The government is facing mounting opposition from the city of Rishon LeZion over plans to build a large prison complex on some of the most valuable land in the central region, near major employment zones and commercial centers.
City officials say the plan, first approved more than 40 years ago, does not reflect the city’s rapid growth and would squander rare public land that could be used for jobs, transportation and government offices.
The proposed prison complex is slated for about 260 dunams behind the IKEA store and near the Sorek industrial zone, an area now surrounded by office towers, transportation corridors and business districts. The site sits close to major highways, rail lines and national infrastructure.
The project is part of National Outline Plan 24, first advanced in 1982 to regulate prison facilities. An updated version was approved in 2020 to address incarceration needs through 2040. The plan allows for the construction of a prison cluster housing up to 3,000 criminal inmates and includes sites approved decades ago, before large scale urban development transformed the area.
In September 2025, the National Planning Council approved a detailed plan for the Rishon LeZion site despite objections from the municipality. In its decision, the council said the project should advance with a forward looking approach to meet incarceration needs in the southern region while addressing security, operational and rehabilitation considerations.
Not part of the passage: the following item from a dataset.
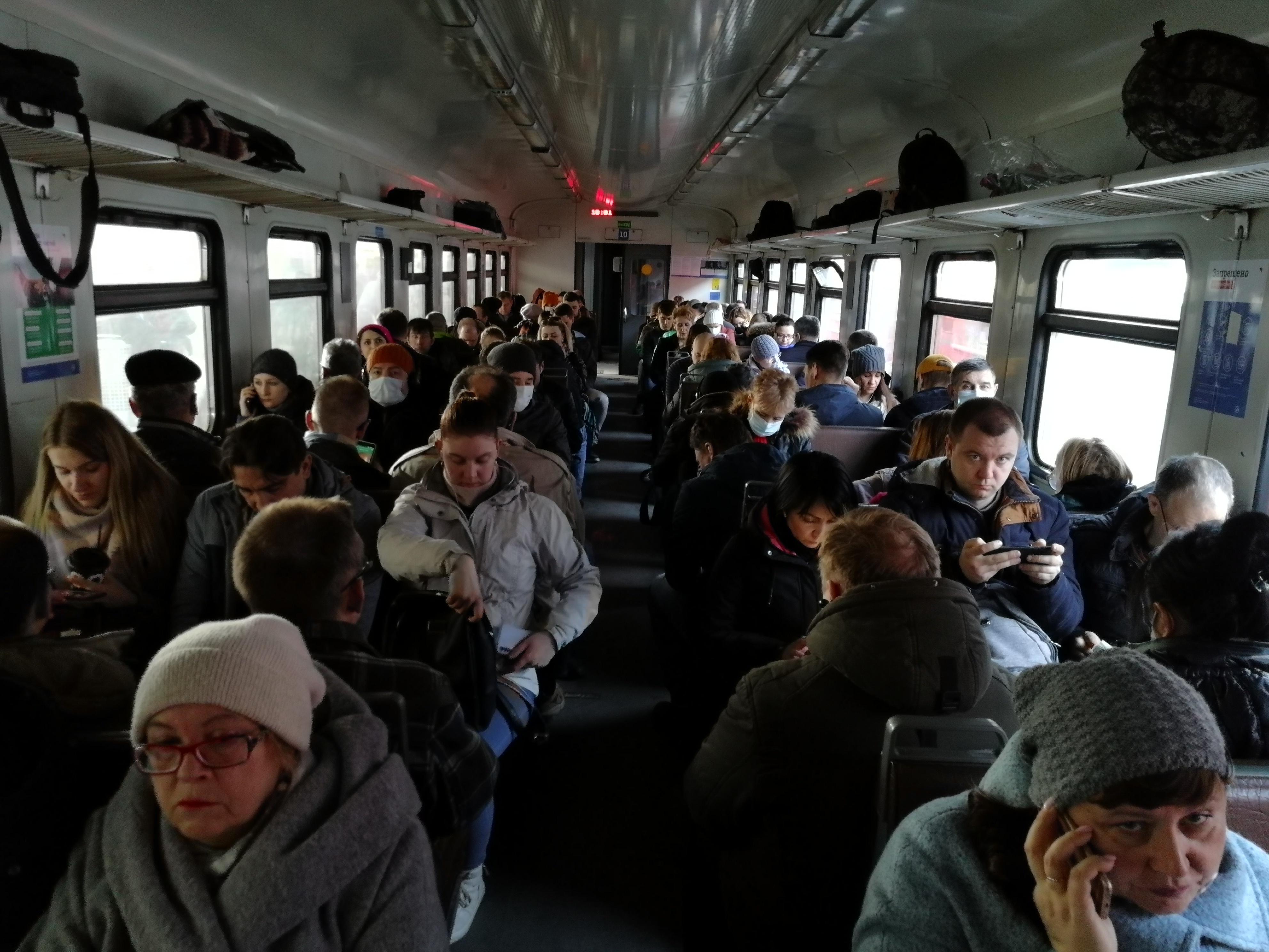 Люди на улицах Москвы и в метро 25 марта 2020 года во время пандемии COVID-19
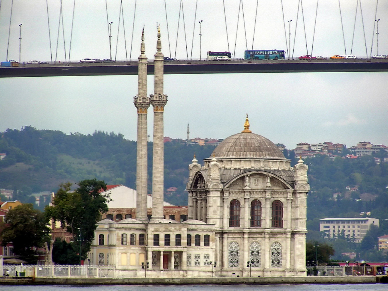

Mayor Raz Kinstlich has launched a public and political campaign against the project, sending letters in recent days to Finance Minister Bezalel Smotrich and National Security Minister Itamar Ben-Gvir. In the letters, obtained by local media, Kinstlich said the decision would have “serious consequences” and was made despite the municipality’s “consistent, reasoned and clear opposition.”
“I have served as mayor for nearly seven years, and I examine public spending as if it were my own money,” Kinstlich wrote. “Every shekel spent by the municipality is carefully weighed. Here, the state appears to have made a decision lightly, without proper consideration of the public interest or public funds.”
According to an independent appraisal commissioned by the city and conducted by the Danos Lahet real estate appraisal firm, the land designated for the prison has an estimated value of 2.25 billion shekels before VAT in potential state revenue. The report said a comparable prison complex could be built on alternative centrally located agricultural land owned by the Israel Land Authority at an estimated land cost of about 7 million shekels.
The appraisal report noted that the site was first approved in 1982, when the Sorek industrial zone was outside the urban area. Today, the report said, the decision appears unreasonable given the surrounding development and the daily use of the area by residents from Rishon LeZion and the wider coastal plain.
Kinstlich said the land holds high economic and employment potential and could be developed into a major employment hub or even a government district.
“How can the state justify effectively wasting land worth about 2 billion shekels on a prison that could be built elsewhere, on less valuable and more isolated land?” Kinstlich wrote. He said private developers would be willing to pay more than 1 billion shekels for the site and added that the city itself would consider purchasing the land to prevent what he described as a misuse of public assets.
The mayor stressed that the city does not oppose the national need for prison facilities and regularly absorbs national infrastructure projects. He rejected claims that the opposition is driven by “not in my backyard” considerations, saying the plan represents a broader national planning failure that would harm residents and eliminate thousands of potential jobs.
In a separate letter to Ben-Gvir, Kinstlich said the project represents a missed national opportunity to use rare public land for urban development, employment, transportation and housing.
The Prison Service, which operates under the National Security Ministry, said it is advancing several plans to expand prison capacity to meet future incarceration needs and to comply with a Supreme Court ruling on minimum living space for inmates. The service said prison locations are determined by planning institutions based on a broad set of considerations, as reflected in National Outline Plan 24, which was most recently amended in 2020.
The Prison Service said it is reviewing the mayor’s objections and the appraisal report.
The Finance Ministry did not respond to a request for comment.